22 June, 2013

F-PJD35A's Time To Shine

First post

You know that moment in a product's life when you realise "This is what it was made for", or "I've gotten my money's worth"?

Recently, Singapore has been hit with record-breaking, health-hazardous haze. This level of pollution has never been seen before in Singapore. It was accompanied by selling out of respirator masks and, I never expected, air purifiers. There's even pre-orders for air purifiers. Cheap ones, $1000 ones, they're all gone.

Before this, I had been using my F-PJD35A, always wondering if it did any good. It was pretty dusty when I vacuumed it every 2 weeks, but, other than that, the air or surroundings didn't seem any cleaner. On the days with the worst haze, there was still a smell of smoke in the room. Was my air purifier working?

After the 3 heaviest days of haze, I thought the air coming out smelled a little smoky and decided to open it up to have a look, even though it wasn't due for a cleaning (last cleaning about 1 week ago). First, I noticed there was some dust around the edges.

Inside: WOW! There was a thick layer of sickly yellow dust!
So, not only did it collect more dust than usual, the dust was of an unusual yellow colour. Previously it was always white. It reminds me of phlegm, which is white when healthy and yellow when diseased.

This is a close-up after I vacuumed half the filter to see the difference.
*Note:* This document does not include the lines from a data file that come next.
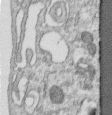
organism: Human
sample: Centriole in RPE cells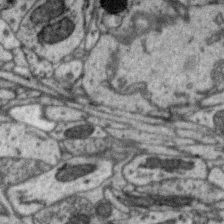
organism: Zebra finch
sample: Brain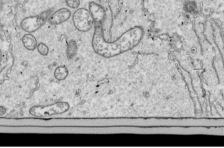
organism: Drosophila
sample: Cell division; meiosis; drosophila spermatocytes

After absorbing all the pollutants during The Great Haze Days, and using it for about a year before that, I think it has served its purpose. If only all my appliances could be like that. I still think it's amazing air purifiers are selling so well. Hopefully this will result in more choices and reviews.
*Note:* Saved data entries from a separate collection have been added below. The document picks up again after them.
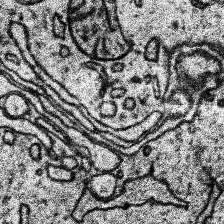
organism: Human
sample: Temporal Lobe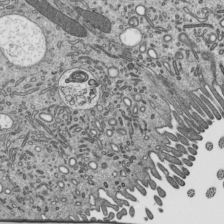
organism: Mouse
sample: Mouse epididymis efferent ductule cilia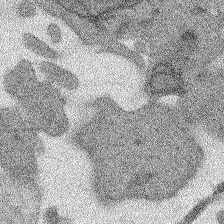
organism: Human
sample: HeLa cells

Some words on air purifiers: despite this purifier's performance, I still can't help thinking of it as a fan with an air-tight filter. I wonder how much replacement filters cost; if they're very cheap then the fan part is overpriced.
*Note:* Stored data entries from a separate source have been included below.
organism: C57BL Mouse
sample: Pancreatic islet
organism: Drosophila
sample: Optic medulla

There are some purifiers which try other methods of purification: water (e.g. Goodaire), electrostatic precipitation, ion generation (Sharp's handheld Plasmacluster), even plants, but I like to look to industry to see what works. And industry overwhelmingly uses filtration (cleanrooms). Even with filters, I don't trust the small units. To work effectively, the purifier must draw a certain volume of air through it in this much time. For small units to draw as much air, the velocity must be very high, making them very noisy. You should also look at maintenance to tell how effective a purifier is. If it only needs filter replacement once a year and nothing in between, it's not doing much filtering.